Even though there was little difference in vitamin D levels at 24 weeks, a majority of the participants were assessed during winter months in North America at this point in the trial -- a time when people get less exposure to sunlight. Levels started to diverge at that point and the risk of severe vitamin D loss by the end of the study was significantly higher in the efavirenz arm.

The major take-away message from this study is that many people with HIV have low vitamin D levels, and if a decision is made to start a regimen containing rilpivirine, they are less likely to develop deficient vitamin D levels over time. More studies need to be completed to gain a better understanding of the implications of lower vitamin D levels in people with HIV.

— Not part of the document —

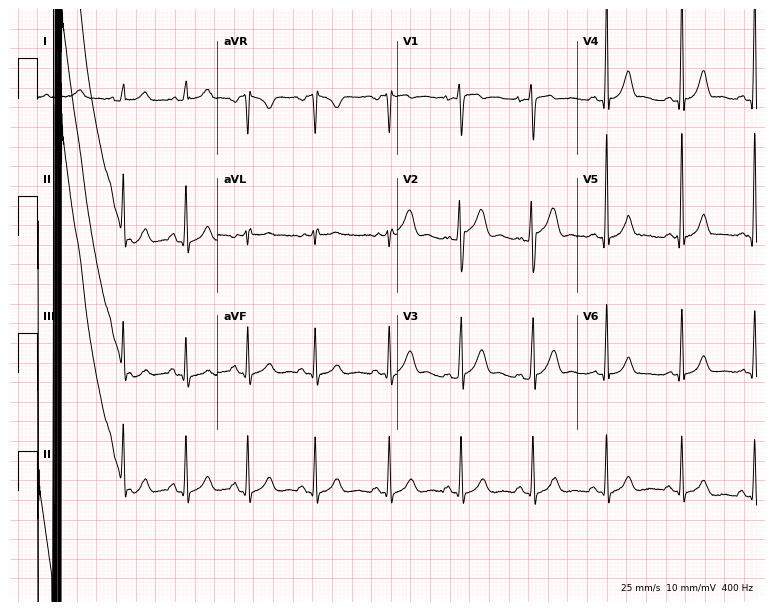
Resting 12-lead electrocardiogram (7.3-second recording at 400 Hz). Patient: a male, 32 years old. Read as a normal ECG.

Investigator affiliations: Univ of North Carolina at Chapel Hill, NC; Hosp de Santa Maria, Lisbon, Portugal; Barts and The London NHS Trust, London, UK; Hosp Geral de Nova Iguaçu, Brazil; Faculty of Med, Ramathibodi Hosp, Thailand; Hosp Bichat Claude Bernard, Paris, France; Tibotec BVBA, Beerse, Belgium; Tibotec Inc, Titusville, NJ.

3/18/11

References
D Wohl, M Doroana, C Orkin, et al. Change in Vitamin D Levels Smaller and Risk of Development of Severe Vitamin D Deficiency Lower among HIV-1-infected, Treatment-naive Adults Receiving TMC278 Compared with EFV: 48-Week Results from the Phase III ECHO Trial. 18th Conference on Retroviruses and Opportunistic Infections. Boston. February 27-March 2, 2011. Abstract 79LB.